Expression of the immediate-early response gene c-fos is induced by 17β-estradiol (E2) in estrogen receptor α (ERα)-positive ovarian cancer cell lines [78,79,80,81,82,83,84,85]. Via MAPK-dependent phosphorylation of Elk-1 the serum response element (SRE) is activated [86,87]. Since GnRH agonists inhibit EGF-induced cell proliferation and expression of c-fos through Ras/MAPK, it was interesting to know whether activation of SRE and expression of c-fos induced by E2 in ERα-positive cancer cells is also influenced by GnRH agonists and whether GnRH inhibits E2-driven cell proliferation [20]. Resting ERα-positive/ERβ-positive cancer cell lines were stimulated to proliferate by treatment with E2. Simultaneous treatment with GnRH agonists prevented this effect in a time- and dose-dependent manner [88]. ERα-negative/ERβ-positive cell lines were not affected by treatment with E2. Furthermore, E2 activates serum response element (SRE) and expression of c-fos in ERα-positive / ERβ-positive cell lines. This was inhibited by GnRH agonists [88]. GnRH agonists had no influence on the activation of estrogen response element (ERE) caused by E2. Transcriptional activation of SRE by ERα is due to activation of the mitogen-activated protein kinase (MAPK) pathway. GnRH inhibits this signal transduction, resulting in a decrease in E2-induced SRE activation followed by a decrease in E2-mediated c-fos expression. This is causative for a reduction in E2-induced cell growth [88].

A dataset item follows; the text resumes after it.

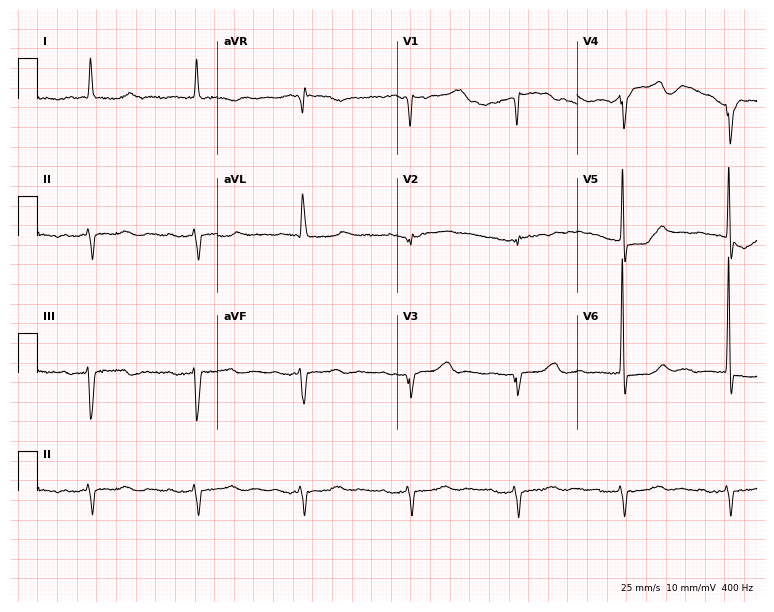
12-lead ECG from a 75-year-old woman. No first-degree AV block, right bundle branch block, left bundle branch block, sinus bradycardia, atrial fibrillation or sinus tachycardia recorded for this tracing.

Activation of PTP by GnRH also inhibits Src/MMP/HB-EGF signaling via the G-protein βγ subunit of G-protein coupled estrogen receptor 1 (GPER1), a membrane-bound estrogen receptor [89,90,91,92]. Due to the inhibition of GPER signaling, cancer cell proliferation by E2 in breast cancer cells without expression of ERα was inhibited [89,90,91]. In human breast cancer cells, GnRH analogs counteract EGF-dependent proliferation. GnRH analogs likely disrupt the change in growth regulation from estrogen dependency to EGF dependence that occurs after the acquisition of secondary resistance against 4OH-tamoxifen. This disruption of EGF receptor signal transduction re-sensitized the resistant cell lines for a therapeutical use of 4OH-Tamoxifen [93]. Especially in breast cancer, GnRH is not only involved in cancer cell proliferation. In metastatic breast cancer cells, GnRH inhibits cell invasiveness in vitro and metastasis in vivo [94,95,96,97,98]. In addition, it was shown that GnRH is involved in epithelial to mesenchymal transition (EMT) [98]. However, these effects of GnRH still have to be researched in ovarian cancer in the future.